Il Museo ambientale del ‘700,  è situato a Piacenza in Via Roma n.80 ed è stato commissionato dalla famiglia Costa nell’ultimo quarto del XVII secolo. I Costa, fiorenti mercanti di tessuti e poi banchieri di origine genovese, furono fra le famiglie piacentine di maggior rilievo tra il Seicento e l’Ottocento. Nel 1880, con la morte del conte Giacomo, ultimo discendente della famiglia, il palazzo passò al figlio adottivo Pietro Ceresa, indi appartenne ai banchieri Raguzzi.

Nel 1934 venne acquistato all’asta giudiziaria dai Maggi, ai cui eredi appartiene tuttora in gran parte, mentre alcune sale del piano nobile sono di proprietà della Fondazione Horak, che vi ha allestito un piccolo museo ambientale aperto al pubblico su richiesta. La facciata del palazzo, con grande timpano centrale che mette in scena lo stemma Costa, è una raffinatissima opera rococò da collocarsi intorno alla metà del Settecento. L’impianto del palazzo è costituito dal consueto schema ad U, l’accesso al giardino, un tempo all’italiana ed oggi all’inglese, è de limitato da una scenografica balaustra in granito sulla quale sono collocate statue rappresentanti le Stagioni. Due sono gli accessi ai piani superiori: all’avanzato Settecento risale la scala con gradini di granito a sbalzo su pianta semiellittica, posta nell’ala sinistra del palazzo e che conduce ai piani residenziali, sulla destra è invece collocato lo scalone d’onore, opera di Ferdinando Galli Bibiena, dal quale si accede al piano nobile.
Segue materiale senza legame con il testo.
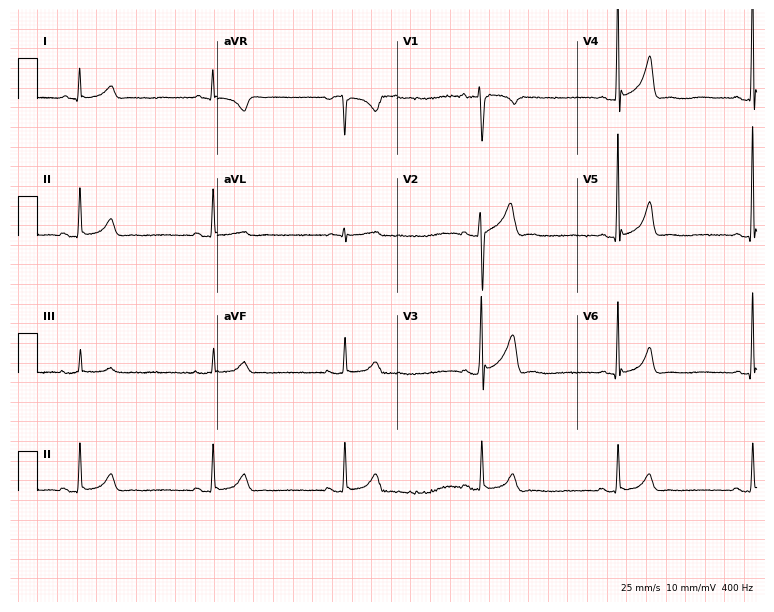
Electrocardiogram, a male, 38 years old. Interpretation includes sinus bradycardia (a sinus rate of 50 beats per minute or less).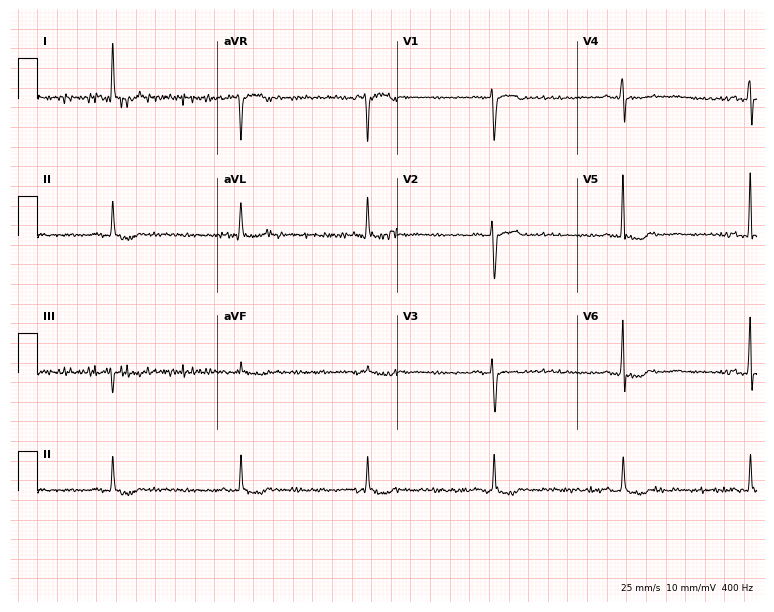
Electrocardiogram, a 67-year-old female patient. Of the six screened findings (first-degree AV block, right bundle branch block (RBBB), left bundle branch block (LBBB), sinus bradycardia, atrial fibrillation (AF), sinus tachycardia), none is recorded. Other findings, if any, are not listed.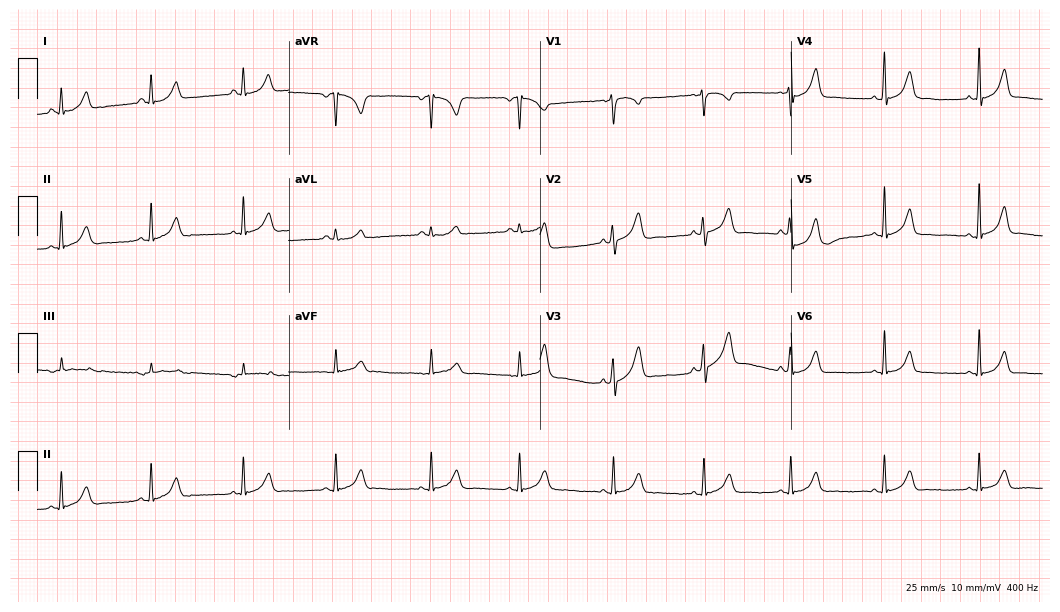
12-lead ECG from a female, 29 years old (10.2-second recording at 400 Hz). No first-degree AV block, right bundle branch block, left bundle branch block, sinus bradycardia, atrial fibrillation or sinus tachycardia recorded for this tracing.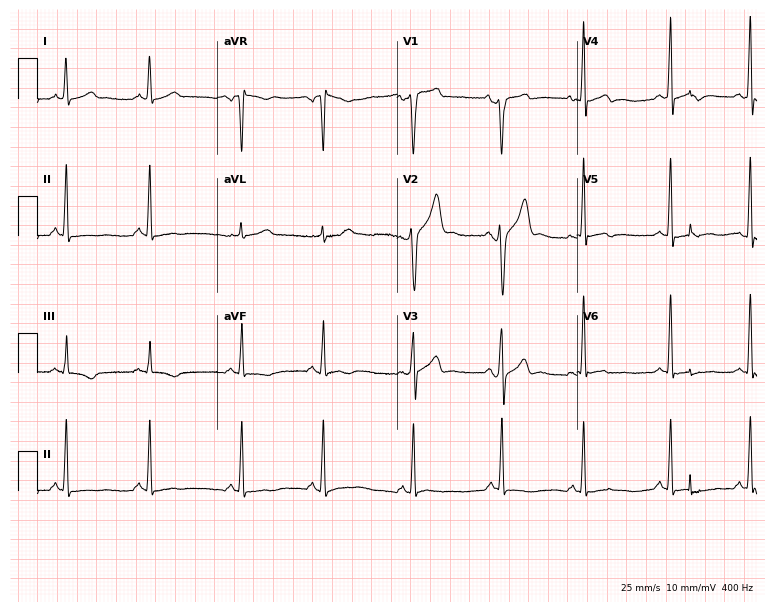
Electrocardiogram (7.3-second recording at 400 Hz), a 42-year-old male. Overall reading on record: normal ECG.

Ornano la scala quattro grandi statue collocati entro nicchie e rappresentanti Afrodite, Giunone, Flora e Pomona. Al primo piano si trova il celebre salone riccamente decorato da Ferdinando Galli Bibiena, autore delle architetture dipinte che creano uno straordinario effetto di dilatazione spaziale, ed Evangelista Draghi, autore della decorazione mitologica del soffitto che rappresenta le nozze di Bacco e Arianna.

IL MUSEO
Un museo d’atmosfera, più che un’ atmosfera da museo : questa é la sensazione che prova il visitatore percorrendo le sale del museo della Fondazione Horak a
Palazzo Costa, nel centro di Piacenza. Per fortuna questo museo ambientale é
rimasto indenne da ogni tipo di euforia d’avanguardia museologica, per cui un sapore vagamente “vissuto” esalta e sottolinea lo splendore e la bellezza degli
ambienti. E qui “vissuto” ha solo il segno positivo del termine: infatti non si tratta della solita esposizione di opere d’arte, bella, naturalmente, ma fredda.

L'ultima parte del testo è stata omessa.